As the kids headed back to the music, I watched a couple of tourist boats start to fill with, well, tourists, and I started thinking about this river, cut by ancient waters and first discovered by the people native to this place and I realized, not for the first time, that without the river (and the lake) we would be Nebraska.
Still, the river was not always respected. It was used, to be frank, as a toilet. It was a poor people’s neighborhood, starting in the 1840s when the poorest huddled along its banks, as the wealthy preferred to live elsewhere. You might think lakefront but you’d be wrong. For a time, few homes were built near the lake, since it was believed that the often chilly lake air was bad for their health.
And it got worse, much worse. After the opening of the Union Stock Yards in the 1860s, a portion of the river became known as Bubbly Creek because it was filled with animal carcasses and waste that would bubble to the surface.
During the Great Depression, people moved into houseboats on the river, thereby avoiding having to pay rent or property taxes.
Things began to improve, sort of, when Marina City opened in 1964 but dead bodies and even a few cars made their way into the river.
In April 1992, as if the river screamed “enough is enough,” it sprung a leak and poured 250 million gallons of water into the Loop, flooding basements, closing buildings, eventually causing $2 billion in damages.
Some days later, a fellow named Steve Coppola of Oak Park wrote a letter to Tribune columnist Mike Royko: “The next time the Chicago River leaks, plug up the hole with aldermen.”
Royko responded, “Too light. They’d float away. But we could try tossing their wallets and pinky rings.”
We paid attention then and always do when it turns green for a certain holiday but you could do yourself a favor and read “The Chicago River: A Natural and Unnatural History” by Libby Hill. First published by Lake Claremont Press in 2000 and updated and expanded for a new 2016 edition, it is a great book.
In it, Hill writes about how she first found the river. She is from the suburbs of Baltimore and soon after graduating from college she and her new husband, Win, moved to Evanston where they raised two daughters.
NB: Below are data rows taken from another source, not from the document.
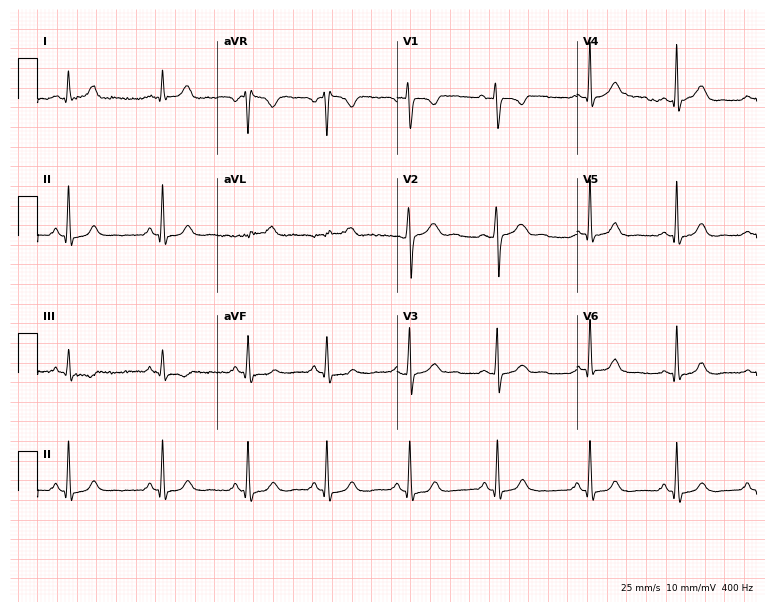
Resting 12-lead electrocardiogram (7.3-second recording at 400 Hz). Patient: a woman, 26 years old. Read as a normal ECG.
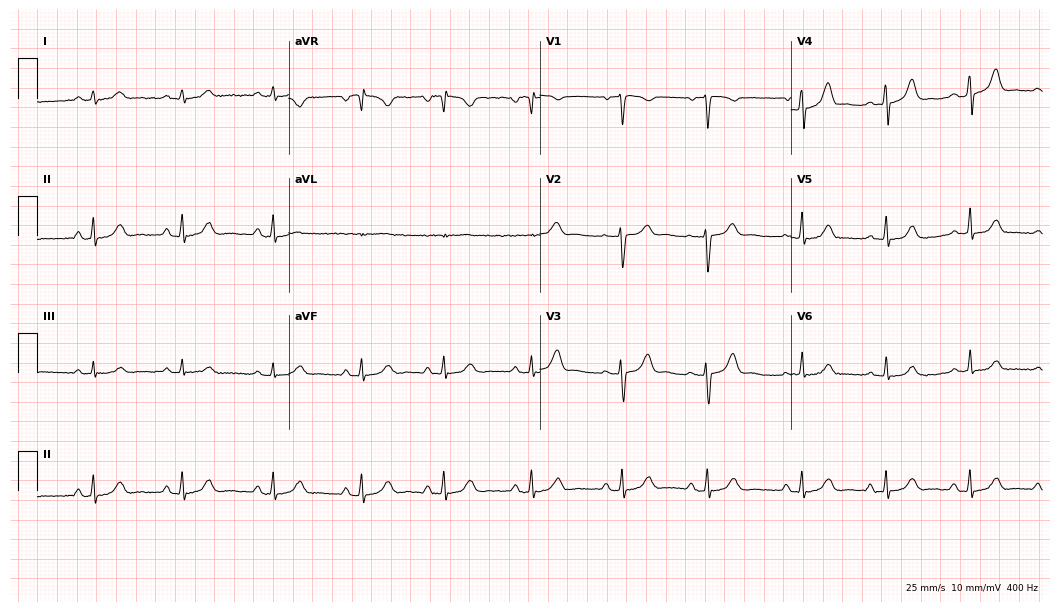
12-lead ECG from a 24-year-old female patient. Recorded interpretation: within normal limits.
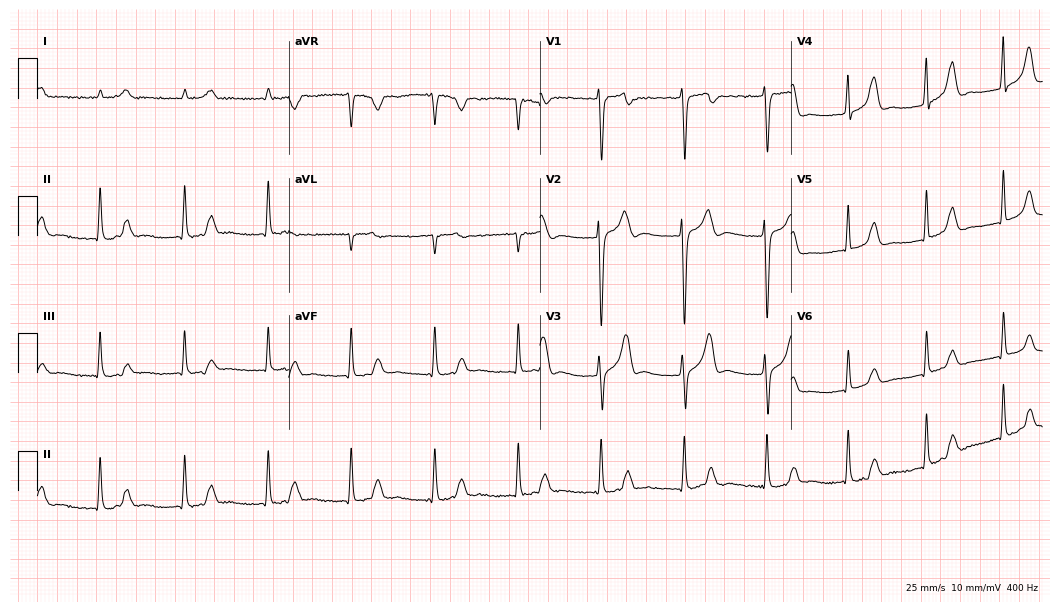
Standard 12-lead ECG recorded from an 18-year-old male (10.2-second recording at 400 Hz). None of these six findings is recorded: first-degree AV block, right bundle branch block, left bundle branch block, sinus bradycardia, atrial fibrillation, sinus tachycardia. Other findings, if any, are not listed.

“When we moved to Chicago in 1957, my husband, who had lived here earlier, introduced me to Lake Michigan in the hope that I would share his pleasure at living near this inland sea. But the lake seemed flat and featureless to me, except on those days when an east wind kicked up dramatic waves. … I craved the excitement and the vitality of a river, of water running in a groove in the earth, an ever-changing drama of ripples and calm. … When I found the Chicago River, I felt at home.”
You may have heard about some big plans for the river. “A Long Swim,” an open-water swimming event, was to take place between State Street and Wolf Point. Planned for Sept. 22, it was intended to raise money for ALS research and other causes. But the city’s Department of Transportation denied the permit, which the organizers are now appealing.
More than 1,000 people applied to participate, with some 500 accepted. So, we shall see.
One of the other financial beneficiaries of this event was funding swimming lessons for children. That’s nice.
Many years ago, I was told a story by Tom Kastle, a sailor, musical performer and historian, with a focus on and love for waters. “I was doing a residency with the Friends of the Chicago River and found that over half the audience of about 400 students at a school near the North Branch of the Chicago River did not know where the river was,” he said.
That story has stayed with me. There are many reasons why, poverty or violence among the most likely, and not seeing the river might be the least of the troubles kids in some neighborhoods have to confront.
Sitting on the banks of the river Sunday as morning came to noon, I remembered the lines that ended a book written by Norman Maclean, the great Chicago writer: “Eventually, all things merge into one, and a river runs through it. The river was cut by the world’s great flood and runs over rocks from the basement of time. On some of the rocks are timeless raindrops. Under the rocks are the words, and some of the words are theirs.”